Shankar witnesses Marigudi's murder but ultimately decides not to charge Durgi due to her continued pain and sorrow. Durgi and her grandmother return to their village, where they are welcomed by the residents. Durgi imagines seeing her sister one last time.

==Cast==

- Malashri as Durga Parameswari aka Durgi, Madikeri Rowdy
- Ashish Vidyarthi as Shankar, Deputy Police Commissioner of Bangalore City
- Raghuvaran as JD (Jaydev)
- Kalabhavan Mani as Marigudi
- Avinash as Teacher
- Doddanna as MLA
- Sadhu Kokila as Durgi's friend
- Honnavalli Krishna as Colony member
- Tennis Krishna as Colony member
- B. Jayashree as Durgi's grandmother
- Ramesh Bhat as Durgi's Father
- Biradar as Doctor of colony
- G. V. Sudhakar Naidu as Naga, Marigudi's brother
- Sathyajith as corrupt police officer
- Bullet Prakash as colony member
- Mandeep Roy as doctor
- P D Raju
- Costume Krishna
- B K Shankar
- Dinesh Mangaluru
- Bharath Bhagavathar
- Sarigama Viji
- Michael Madhu
- Ramanand
- Rajagopal
- Sridhar
- Jayaram
- Kempegowda
- Chandra
- Ashalatha
- Pankaja
- Baby Arpitha
- Master Ganesh

==Production==
This film marks the directional debut of actor cum dubbing artist P. Ravi Shankar who earlier assisted Ram Gopal Varma. Malayalam actor Kalabhavan Mani was chosen as the antagonist which marks his debut in Kannada Cinema. Tamil actor Raghuvaran was chosen to portray the role of second antagonist. This film was the comeback of Malashri after a hiatus of 4 years. The film was launched on 23 June 2003 at The High Lands Hotel at Bangalore. This film was originally planned as Ram with Arjun Sarja which the story was changed into female oriented film.

== Soundtrack ==
The soundtrack was composed by Hamsalekha and lyrics are also written by him. The audio is released by Jhankar music.

Track listing
| No. | Title | Singer(s) | Length |
|---|---|---|---|
| 1. | "Bilthave Nodeega Kavvathagalu" | B. Jayashree |  |
| 2. | "Cotton Pete Kanakamma" | Mano, S. Janaki |  |
| 3. | "Idu Hennu Huli" | Manjula Gururaj |  |
| 4. | "Kaveri Neeru Banti Nalliyalli" | Badri Prasad, Chethan Kumar, J. Anoop Seelin, Manjula Gururaj |  |
| 5. | "Sri Krishna Sri Krishna" | Madhu Balakrishnan |  |

== Release and reception==
It was released in 2004 and became an average success.
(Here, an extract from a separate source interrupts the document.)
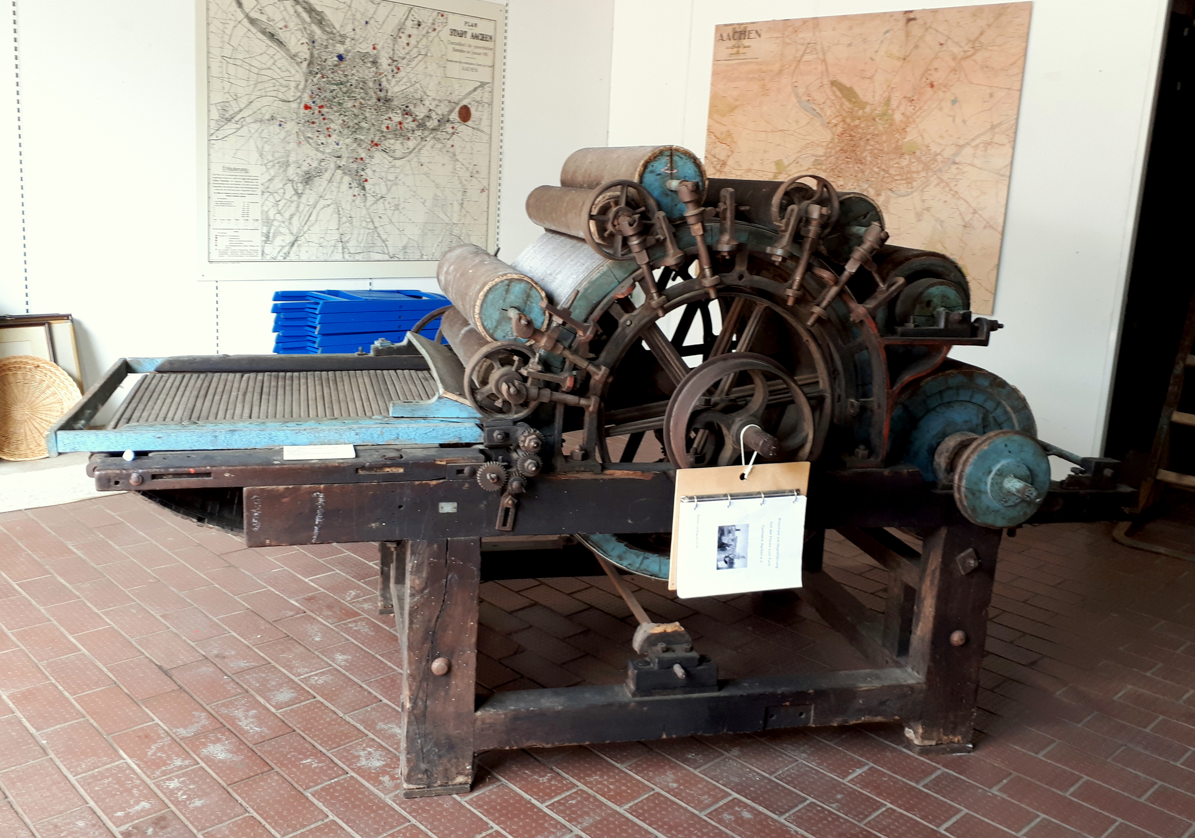 Uralt-Krempel – System Cockerill; eine Kardiermaschine aus der Streichgarnspinnerei Guillaume in St. Cecile/Florenville/Belgien für das Tuchwerk Aachen. Sie ist das derzeit älteste Exponat der Ausstellung und wurde um 1830 nach dem Vorbild der englisch-belgischen Familie Cockerill von einem unbekannten Hersteller entwickelt.
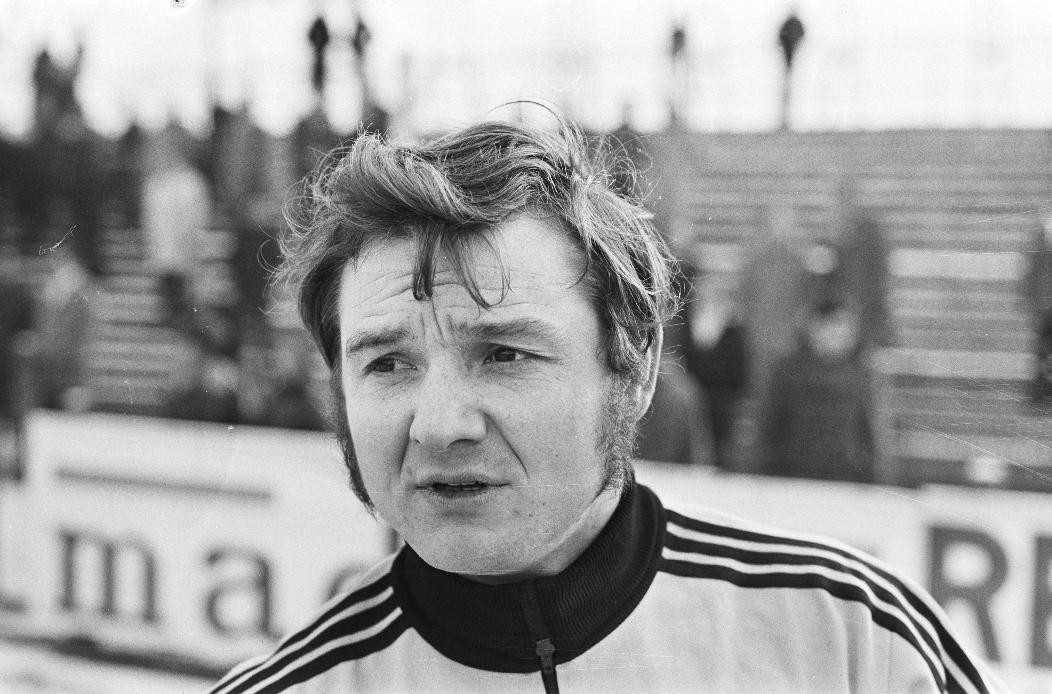 Collectie / Archief : Fotocollectie Anefo Reportage / Serie : [ onbekend ] Beschrijving : Nederlands elftal tegen elftal van in Nederland voetballende buitenlanders; Willy Lippens , kop Datum : 27 december 1970 Trefwoorden : sport, voetbal Fotograaf : Evers, Joost / Anefo Auteursrechthebbende : Nationaal Archief Materiaalsoort : Negatief (zwart/wit) Nummer archiefinventaris : bekijk toegang 2.24.01.05 Bestanddeelnummer : 924-1297

A critic from Viggy wrote "Director succeeded to keep the matter secret till the interval; then goes haywire leaving many situations to your imagination. We strongly advise week hearted and sensitive people to avoid this film. But if you are the kinds who love programs like Crime Diary or Crime Story, yes, Durgi is a feast to watch!". A critic from Chitraloka.com wrote that "This is a pakka commercial film with nail biting stunts. The narration adopted by the director is superb". Deccan Herald wrote "The director has maintained the suspense in the first part and ‘the story begins’ in the second part which is more of violence and action than acting.
There is nothing new in the story. It is full of violence, blood, murders and harsh sounds".